Op-ed | If hackers cripple your satellite, are you covered? Don’t count on it.
As the space community gathers this month in Paris for World Satellite Business Week, we have an opportunity to discuss risks in space. While traditionally we talk about solar flares, anomalies and space debris, increasingly risks in space include cyber risks that have repercussions on the ground. Satellites deliver communications, information and entertainment to billions of people every day. While we think of these satellite-delivered services as disconnected from the internet, in many instances we are talking about the ability to deliver the internet and related communications services to those billions on the ground. The risks are inherently interrelated.
Admittedly, it would take significant physical resources to take command of a GEO satellite 26,000 miles above the Earth, but if communication were established, the satellite’s onboard control systems and software – which may be up to 15 years old – may certainly be vulnerable to newer hacking techniques and technologies. Nor is it anymore inconceivable that interested parties may actually be willing to bring to bear the necessary resources to execute such an effort to bring down satellite communication systems at a massive scale. Similarly, the ever-increasing number of cubesats, with their less sophisticated systems and lower orbits, means there are many more potential targets with a potentially even greater cumulative impact.
A hacked satellite could be impaired in any number of ways. The hacker could switch of the satellite’s capabilities, command its thrusters to fire to deplete propellant or decay its orbit, turn off heaters to damage its electronics, or deliberately interfere with other broadcasters. Any of these scenarios would be fatal to the satellite and devastating for the operator, insurers and users. Cyberwarfare is an increasingly common feature of international conflicts and although military space systems and ground-based assets are the obvious primary target, commercial space assets are potential targets as well. That risk will only grow as more countries build capabilities and the number of satellites with greater connectivity increases. If we look at what is happening in the world of cyberattacks on non-space assets, there is clearly a lack of alignment in coverage intent across the industry. Recent non-space (property) insurance claims resulting from the 2017 NotPetya cyberattack that targeted dozens of companies in Ukraine, Europe and the United States are being denied by insurers, who have cited the ‘war exclusion’ that protects insurers from paying claims related to war damage. Insurers have declined to pay these claims when the United States government assigned responsibility to Russia for NotPetya, which the White House described as the “most destructive and costly cyber-attack in history.” Since there is no agreed legal definition of cyberwarfare, many of these disputes will ultimately be resolved in court.

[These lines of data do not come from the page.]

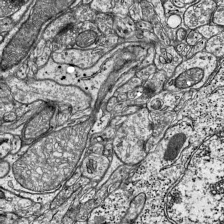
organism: Mouse
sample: Visual Cortex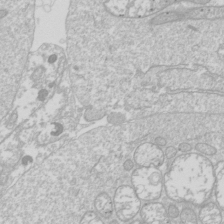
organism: Drosophila
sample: Cell division; meiosis; drosophila spermatocytes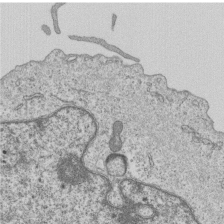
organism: Human
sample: MDA-MB-231 cells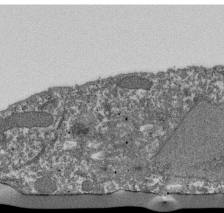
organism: Dictyostelium discoideum
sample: Dictyostelium multivesicular bodies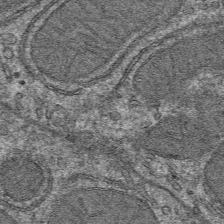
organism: Mouse
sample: Mouse hepatocytes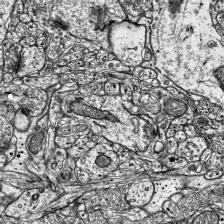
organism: Mouse
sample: Visual Cortex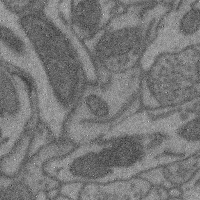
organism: Mouse
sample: Cerebral cortex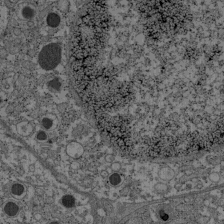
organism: C57BL Mouse
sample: Pancreatic islet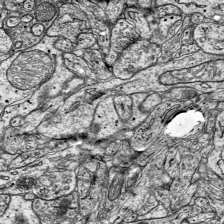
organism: Mouse
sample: Visual Cortex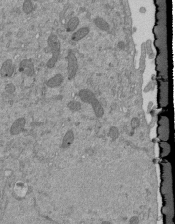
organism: Mouse
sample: ED-1 cell nuclei; centrioles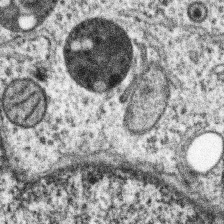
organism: Human
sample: HeLa cells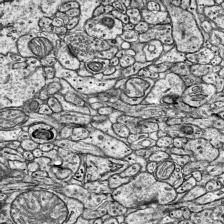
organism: Mouse
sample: Visual Cortex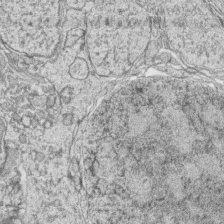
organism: Zebrafish
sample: synaptic ribbons in rod cells and cone cells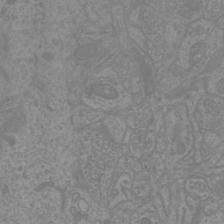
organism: Mouse
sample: Cortical neurons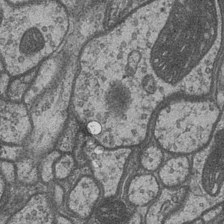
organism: Drosophila
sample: Optic medulla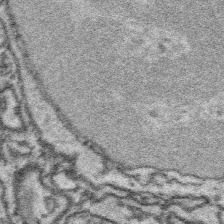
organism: Platynereis dumerilii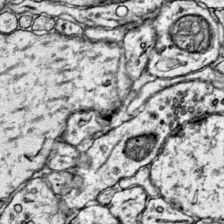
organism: Mouse
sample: Primary visual cortex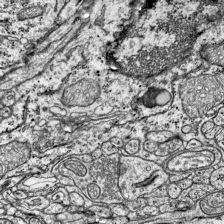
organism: Mouse
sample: Visual Cortex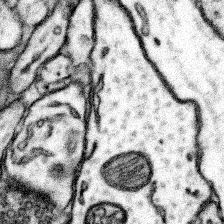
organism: Mouse
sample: Somatosensory cortex neuropil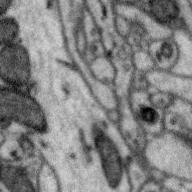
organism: Zebra finch
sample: Brain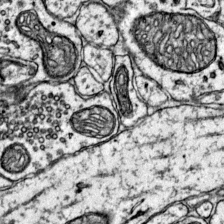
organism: Mouse
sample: Primary visual cortex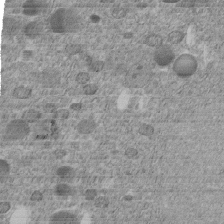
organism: C. elegans
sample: C. elegans embryo early stage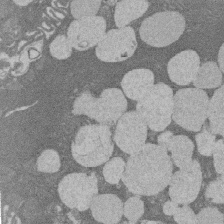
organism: Rat
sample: Salivary granule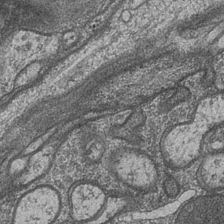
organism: Drosophila
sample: Optic medulla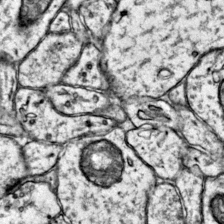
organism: Mouse
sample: Primary visual cortex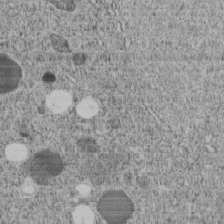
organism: C. elegans
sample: C. elegans embryo early stage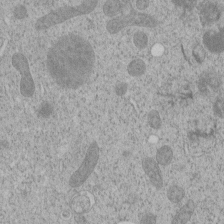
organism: C. elegans
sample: C. elegans embryo early stage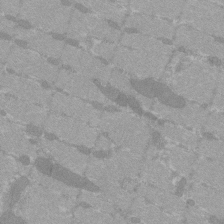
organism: C57BL Mouse
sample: Tibialis anterior muscle cell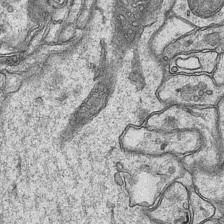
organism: Mouse
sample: CA1 Hippocampus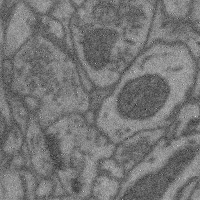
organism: Mouse
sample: Cerebral cortex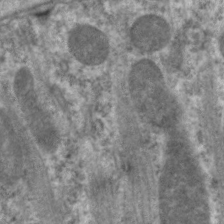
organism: C. elegans
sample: Pharynx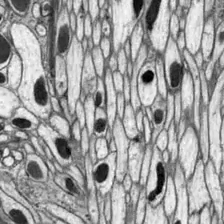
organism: Drosophila
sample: Optic lobe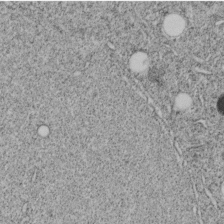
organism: C. elegans
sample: C. elegans embryo early stage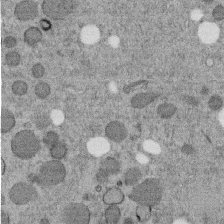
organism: C. elegans
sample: C. elegans embryo early stage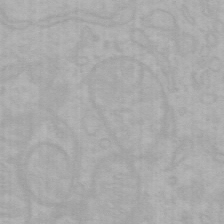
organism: Mouse
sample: Choroid plexus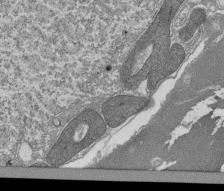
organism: Tetrahymena
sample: Cilia in tetrahymena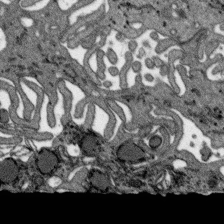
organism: Human
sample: Lung epithelial cells, uninfected (mock) control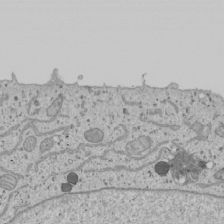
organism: Human
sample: Mitochondria in U2OS cells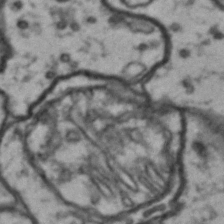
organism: Drosophila
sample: Brain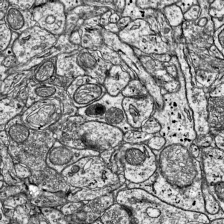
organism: Mouse
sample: Visual Cortex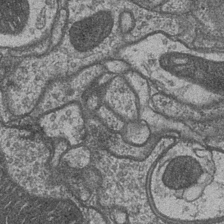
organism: Drosophila
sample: Optic medulla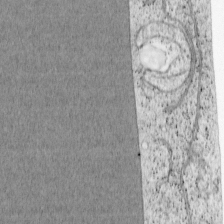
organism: African green monkey
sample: COS-7 cells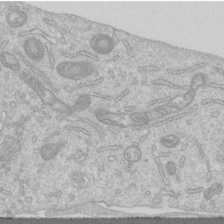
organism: Human
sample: Centriole in RPE cells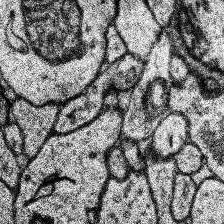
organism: Human
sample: Temporal Lobe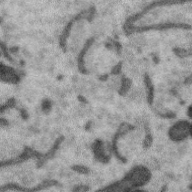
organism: Zebra finch
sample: Brain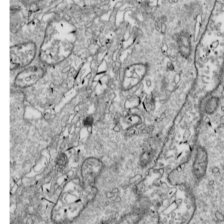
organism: Drosophila
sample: Cell division; meiosis; drosophila spermatocytes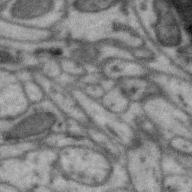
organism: Zebra finch
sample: Brain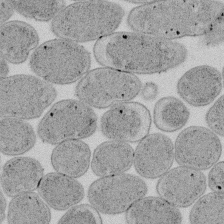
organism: E. coli
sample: Bacterial nucleoid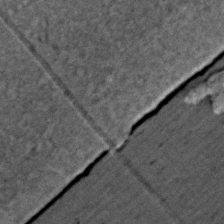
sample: Trachea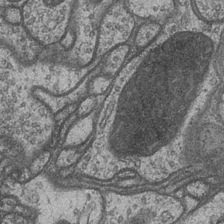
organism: Drosophila
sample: Optic medulla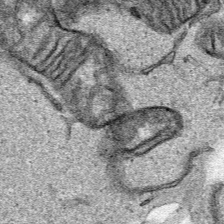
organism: Human
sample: Mitochondria in HCT116 cells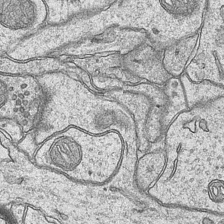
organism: Mouse
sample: CA1 Hippocampus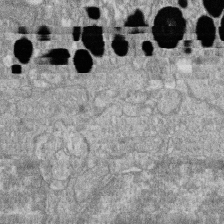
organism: Zebrafish
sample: Cilia; retinal pigment epithelium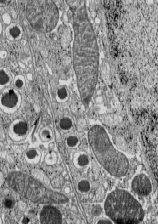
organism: C57BL Mouse
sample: Pancreatic islet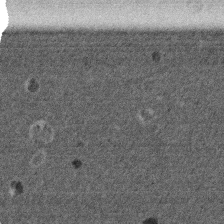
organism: Mouse
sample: Dividing mouse embryo 1 cell stage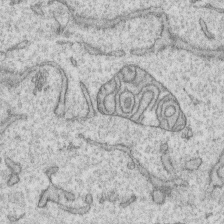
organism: Human
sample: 1205lu cells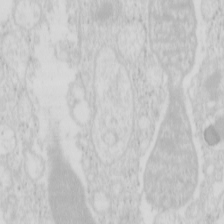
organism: Mouse
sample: Pancreas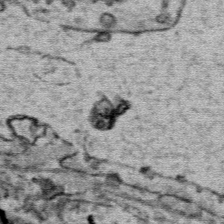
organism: Mouse
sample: Mouse Salivary gland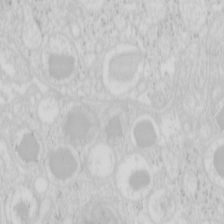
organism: Mouse
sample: Pancreas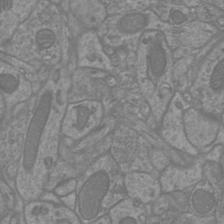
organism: Mouse
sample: Cortical neurons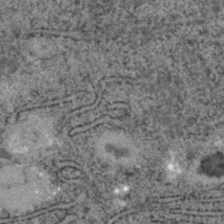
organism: C. elegans
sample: C. elegans embryo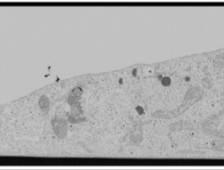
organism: Human
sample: Mitochondria in U2OS cells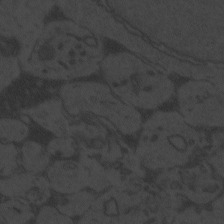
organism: Zebrafish
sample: Macrophage infected with Toxoplasma gondii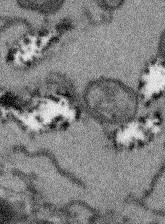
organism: Arabidopsis thaliana
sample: Root tip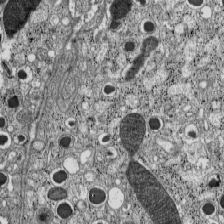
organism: C57BL Mouse
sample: Pancreatic islet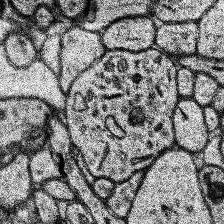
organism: Human
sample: Temporal Lobe

The same war exclusion exists in all space insurance policies. Legal disputes regarding the validity of insurance claims will continue, and the combination of non-affirmative cyber coverage and the war exclusion leaves satellite operators with potentially inconsistent coverage in certain claims scenarios. The Lloyd’s Market Association (LMA), which represents the interests of the Lloyd’s insurance community, recognized that there is an urgent need for insurers — and the space community at large — to address the potential of a cyber-attack on satellites, launch vehicles or ground-based control systems. The LMA recently proposed model policy clauses in response to the publication of expectations relating to cyber insurance from the U.K. government. These clauses are a guideline for insurers, brokers and satellite operators and can be modified as needed.
LMA defines a “cyber-attack” as any unauthorized use or access of a computer system, or the release of a virus or denial of service such as jamming. This definition is different from a “cyber incident,” which is the catch-all term for all computer-related issues. The purpose of the clauses in the new model is to clarify cyber coverage for satellite operators and address the issue of “silent” or non-affirmative coverage for cyber-caused risks. Silent cyber coverage exists in almost all space insurance policies where cyber losses are not explicitly included or excluded, or where exclusionary language, when included, is ambiguous. Despite the possibility that cyber coverage may exist, albeit non-affirmative, many space insurers rarely, if ever, contemplate losses resulting from a cyber event. Consequently, many have not made allocations for this cost in insurance premiums.
The need for clarification is real and the ultimate benefactor will be the satellite operators themselves. The proposed LMA policy clauses not only define policy exposures in respect of cyber, but also proposes additional language in order to allow insurers to explicitly cover the cyber-attack risk and bring contract certainly to the insured party. Supporting the LMA initiative and seeking to clarify insurance coverage for the space industry will have multiple benefits: it will provide clearer and improved coverages, avoid protracted legal disputes that are costly for all parties and generally raise awareness of a growing concern for our industry.
Richard Parker has more than 30 years of experience in the space industry and is currently divisional president of Assure Space, Bethesda, Maryland, a company he co-founded in 2011. Wholly owned by Amtrust Financial Services, Inc., Assure Space is an underwriting agency that provides insurance for all aspects of the space industry.